Anna Karenina came out in book form in 1878, but most of it already had appeared as a serialization in the Russian Messenger, from 1875 to 1877. Unlike the historical narrative of War and Peace, Anna Karenina unfolds in the 1870s, drawing upon contemporary events of its time. In the final section, for example, several Russian volunteers set off to participate in the Russo-Turkish War (1877-1878), which at that time would have been at the forefront of many reader’s minds. So, nostalgia does not mar Tolstoy’s descriptions. He shows us his own world with the a sharp and sometimes amused eye of a contemporary critic, and, although he may capture some movements off to the side that in hindsight we now recognize as ominous, no clouds hang over the Russian landscape. The empire lives in these pages, colorful, and seemingly unconcerned for its own mortality.

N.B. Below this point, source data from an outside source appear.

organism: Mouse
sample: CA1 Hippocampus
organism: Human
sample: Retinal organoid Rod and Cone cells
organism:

Three plots involving seven characters intertwine throughout the novel. Anna (Anna Arkadyevna Karenina), trapped in an unsatisfying marriage to the older Karenin (Alexey Alexandrovich Karenin), falls in love with a rich, dashing young man, Vronsky (Count Alexey Kirillovich Vronsky), and runs off with him. They eventually get on each others nerves, and things don’t work out so well for them. Kitty (Princess Ekaterina Alexandrovna Shcherbatskaya) loves Vronsky and expects him to propose to her, but, after he doesn’t, she ends up marrying Levin (Konstantin Dmitrievich Levin). They have some rough spots due to Levin’s jealousy, but their marriage holds together. Dolly (Princess Darya Alexandrovna Oblonskaya) and her husband, Oblonsky (Prince Stepan Arkadyevich Oblonsky), almost break up at the beginning of the novel because of Oblonsky’s romantic dalliance with a French governess, but they reconcile and stay married. The fireworks promised by their connubial crisis fizzle out, and they quickly settle into a dull, supporting role for the dramas exploding all around them.

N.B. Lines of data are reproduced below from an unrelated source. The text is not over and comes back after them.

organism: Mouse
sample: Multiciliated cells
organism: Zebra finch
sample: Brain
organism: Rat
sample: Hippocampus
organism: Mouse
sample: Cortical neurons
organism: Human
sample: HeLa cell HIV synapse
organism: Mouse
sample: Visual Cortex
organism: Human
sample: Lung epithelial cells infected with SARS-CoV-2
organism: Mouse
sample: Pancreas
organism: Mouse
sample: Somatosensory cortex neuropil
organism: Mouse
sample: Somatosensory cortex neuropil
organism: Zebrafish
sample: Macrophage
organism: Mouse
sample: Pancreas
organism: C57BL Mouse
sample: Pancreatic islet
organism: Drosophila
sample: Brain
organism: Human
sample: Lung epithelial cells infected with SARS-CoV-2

So there you have it. I doubt that anyone reads the nearly one thousand pages of Anna Karenina for these meager plots. Most people who give up probably do so because they expect more action. I mean, plotwise, it could use a Battle of Borodino or two. But I thought that the sheer genius of this amazing book lay in its ability to sweep aside my present reality and repopulate it with dozens of people, from princesses to peasants, who flourished in the late nineteenth-century Russian Empire. Tolstoy escorts me from one setting to another, pausing to let me savor many facets of that world, long since inundated in bloody revolutions.
The first time I read this novel, I likened it to the Mandelbrot set. If you’ve ever seen one of those videos that move around on a graph of the set, picking one location after another to enlarge, revealing startlingly beautiful patterns, you’ll understand what I mean. Without repeating any scenario, Tolstoy gave me an imaginative experience of a world far different from my own. He sent me racing on horseback, or pushing through a crowded platform at a railroad station, or choking on cigar smoke during provincial elections, or wielding a scythe alongside peasants at harvesting time. Every new location lived for me, every conversation sparkled, every emotion gripped me with a crisp realism that I found utterly convincing. How, I repeat, did he do it?

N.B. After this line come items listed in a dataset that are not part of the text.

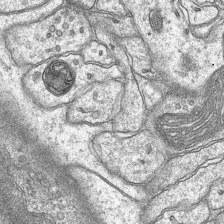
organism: Mouse
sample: CA1 Hippocampus
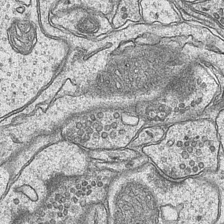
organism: Mouse
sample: CA1 Hippocampus

Tolstoy stitched together 239 chapters to make Anna Karenina. Unlike more modern novels, though, this one does not have a choppy feel to it. He takes several chapters at a time to explore one piece of the story, before moving on to another—but always before the narrative starts to drag. I did appreciate him resisting the urge of so many magazine writers to end such segments with annoying cliffhangers. Instead, he initiates a line of action and carries it through forty pages or so to a good stopping place before changing scenes. Thus, the new scene never feels like an interruption of the previous one but a natural development of all that has come before. He had an unerring sense of when to dig deeper and when to move on.
In a work of this size, if you don’t want to repeat yourself, you have to find not just a lot of scenery to describe but also a lot of interesting topics for the characters to talk about. So Tolstoy lets us listen in on a mosaic of conversations, some of which I feel certain he included merely as excuses to express his own thinking on a pet topic. For instance, he sends Anna and Vronsky to an artist, Mikhailov, to have Anna’s portrait done. This gives Tolstoy a chance to illustrate some themes he will take up later in his book, What is Art?, such as the need for art to infect others with feelings and to avoid recycling elements from other works. Here, Mikhailov briefly shows a major work in progress to the prospective clients.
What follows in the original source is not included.